Now, if we compare the binding energies of the two atoms, then, can we say that ${U^{235}}$ nucleus is more stable than ${O^{16}}$ nucleus as it needs more energy to break apart? The answer will be no. This is because uranium has $235$ neutrons and protons to separate whereas oxygen has only $16$. Thus, these two values cannot be compared to conclude for stability of the atoms.

Thus, we use the concept of binding energy per nucleon. This is a more comparable parameter as we are comparing energy required by each nucleon (neutron or proton) to get separated. For a nucleus, the value can be calculated as
$\text{Binding Energy per Nucleon} = \dfrac{\text{Binding Energy}}{\text{Number of nucleons}} \\ $
Thus, substituting the values for ${O^{16}}$, we get
$\text{Binding Energy per Nucleon} \approx 8{\text{ }}MeV \\ $
And for ${U^{235}}$, we get
\[\text{Binding Energy per Nucleon} \approx 7.6{\text{ }}MeV \\ \]
Thus, it is apparent that ${O^{16}}$ nucleus is more stable than ${U^{235}}$ as an individual nucleon of ${O^{16}}$ requires more energy to separate from the nucleus than that of a nucleon in ${U^{235}}$ nucleus.

Now, the graph of binding energy per nucleon with the mass number turns out to be something like

Here, we can see that the binding energy per nucleon initially increases with mass number.Then it reaches a peak value near $56{\text{ }}amu$ and then gradually starts decreasing, but the decrease is very slight. It nearly remains the same after the peak value.If we observe, then we see that the peak binding energy is attained at $56{\text{ }}amu$ which refers to the iron ($F{e^{56}}$) nucleus. This means that \[F{e^{56}}\] is the most stable nucleus available.

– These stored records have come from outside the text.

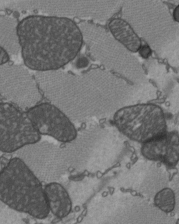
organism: C57BL Mouse
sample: Heart
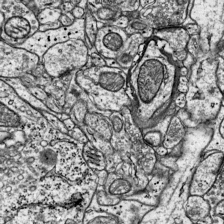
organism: Mouse
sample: Visual Cortex
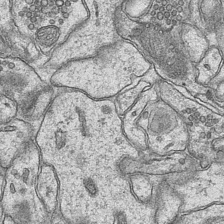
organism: Mouse
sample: CA1 Hippocampus
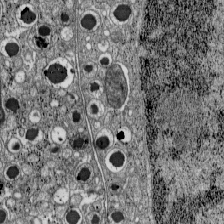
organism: C57BL Mouse
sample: Pancreatic islet
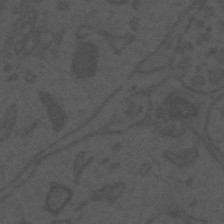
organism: Mouse
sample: Suprachiasmatic nucleus
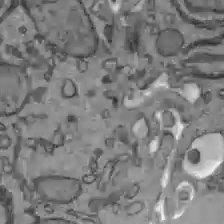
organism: C57BL Mouse
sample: Liver
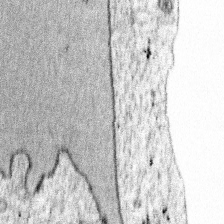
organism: Human
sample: HeLa cells
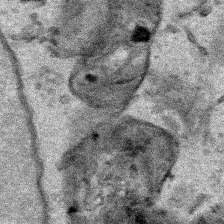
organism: Human
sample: Mitochondria in HCT116 cells
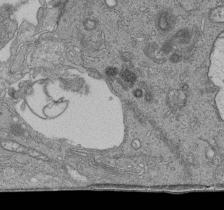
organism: Human
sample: Retinal organoid Rod and Cone cells
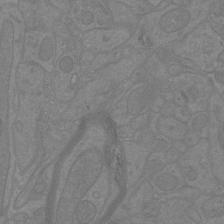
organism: Mouse
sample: Cortical neurons
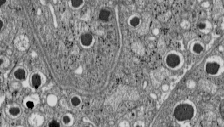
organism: C57BL Mouse
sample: Pancreatic islet
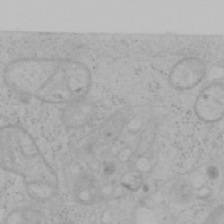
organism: Mouse
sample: OT-I killer T cells with ID8 ovarian cancer cells
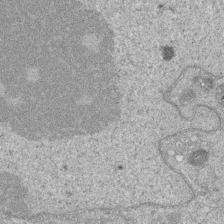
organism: Human
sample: HeLa cell HIV synapse
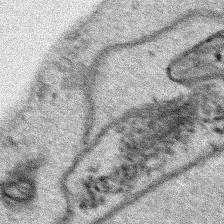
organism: Human
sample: Mitochondria in HCT116 cells
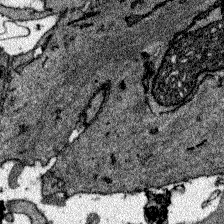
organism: Zebrafish
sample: Larval olfactory bulb
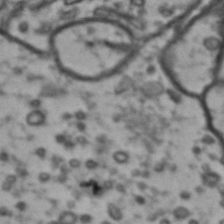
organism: Drosophila
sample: Brain
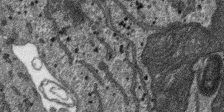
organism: Human
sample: Lung epithelial cells infected with SARS-CoV-2
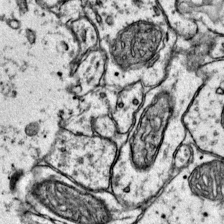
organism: Mouse
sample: Primary visual cortex
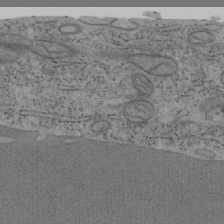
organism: Human
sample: HeLa cells
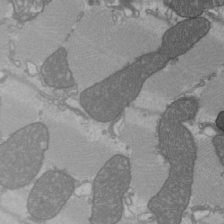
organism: C57BL Mouse
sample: Heart
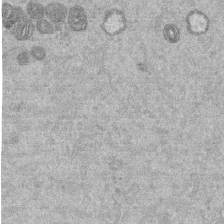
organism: Mouse
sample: Dividing mouse embryo 1 cell stage
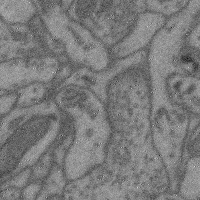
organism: Mouse
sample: Cerebral cortex
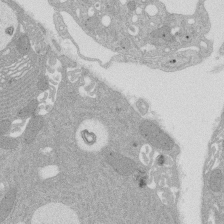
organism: Rat
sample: Salivary granule
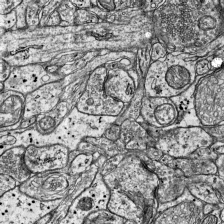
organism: Mouse
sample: Visual Cortex
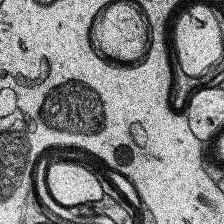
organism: Human
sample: Temporal Lobe
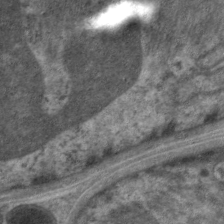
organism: C. elegans
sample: Pharynx
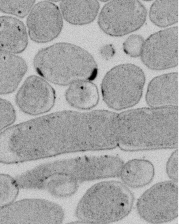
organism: E. coli
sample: Bacterial nucleoid
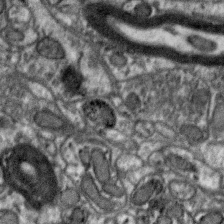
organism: Zebra finch
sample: Brain
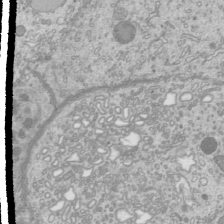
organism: Mouse
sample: Cilia; mouse epididymis
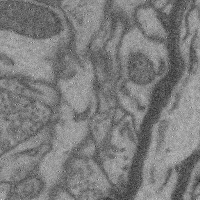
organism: Mouse
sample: Cerebral cortex
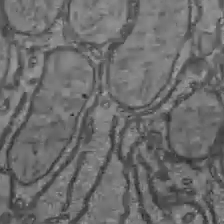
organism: C57BL Mouse
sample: Liver
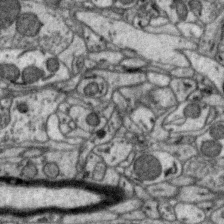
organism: Zebra finch
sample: Brain
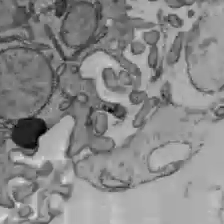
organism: C57BL Mouse
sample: Liver
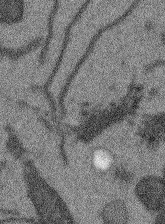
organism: Arabidopsis thaliana
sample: Root tip
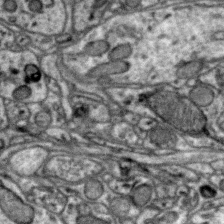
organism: Zebra finch
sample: Brain
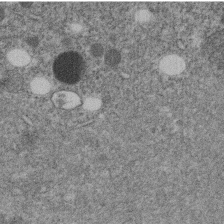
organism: C. elegans
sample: C. elegans embryo early stage
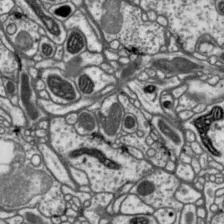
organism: Drosophila
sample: Protocerebral bridge
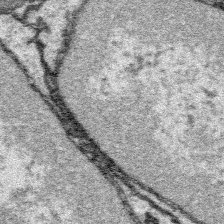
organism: Platynereis dumerilii
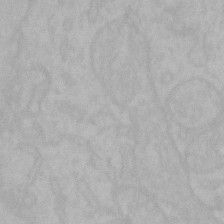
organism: Mouse
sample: Choroid plexus
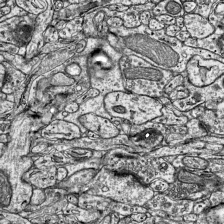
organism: Mouse
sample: Visual Cortex
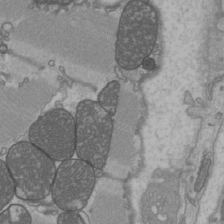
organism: C57BL Mouse
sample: Heart
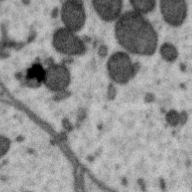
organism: Zebra finch
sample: Brain
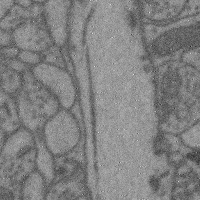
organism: Mouse
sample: Cerebral cortex
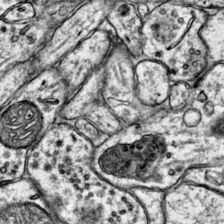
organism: Mouse
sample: Primary visual cortex
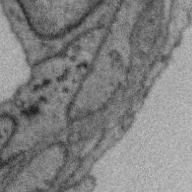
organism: Zebra finch
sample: Brain
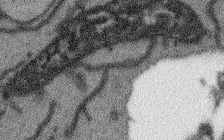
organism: Arabidopsis thaliana
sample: Root tip
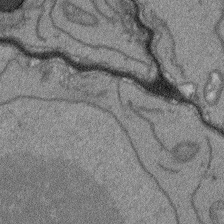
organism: Arabidopsis thaliana
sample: Root tip
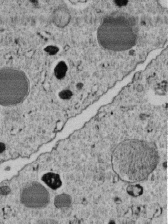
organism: C. elegans
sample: C. elegans embryo early stage

Now, let us discuss the energy released in nuclear fission and nuclear fusion. Nuclear fission is the process in which a heavy nucleus is split into two lighter nuclei (daughter nuclei).Whereas, nuclear fusion is the process in which two light nuclei are combined to form a heavier nucleus. In both cases the mass of the products is slightly less than mass of the initial nuclei. This mass difference is released as energy.

For example, when ${U^{235}}$ nucleus is bombarded with a neutron, it splits into two daughter nuclei as Krypton ($K{r^{92}}$) and Barium ($B{a^{141}}$). If we observe, the mass of the products is \[92 + 141 = 233\]. Whereas, the mass of the original nucleus was $235$.Thus, the mass of the products is less than the mass of the initial nucleus. This mass difference is released as energy during the fission.

Similarly, when deuterium (${D^2}$) and tritium (${T^3}$) undergo nuclear fusion, it forms a helium ($H{e^4}$) nucleus and a neutron. Thus, clearly here also the mass of the products is ${\text{4}}$ whereas the mass of the initial nuclei was ${\text{2 + 3 = 5}}$. Thus, the mass of the products is less than the mass of the initial nuclei. Thus, this mass difference is released as energy during the fusion process.

Note:Students often get confused intuitively with the literary sense of the name binding energy as the energy required to bind the nucleons together. But the actual sense is the amount of energy required to break the binding between the nucleons. Students also commit errors thinking that energy has to be supplied for nuclear fission so no energy is released while a fission process is taking place. But in actuality, the nucleus is bombarded with a neutron for triggering the fission to take place. The neutron released after the fusion has a minimal mass so it is playing a very minor role in affecting the energy released during the fusion process.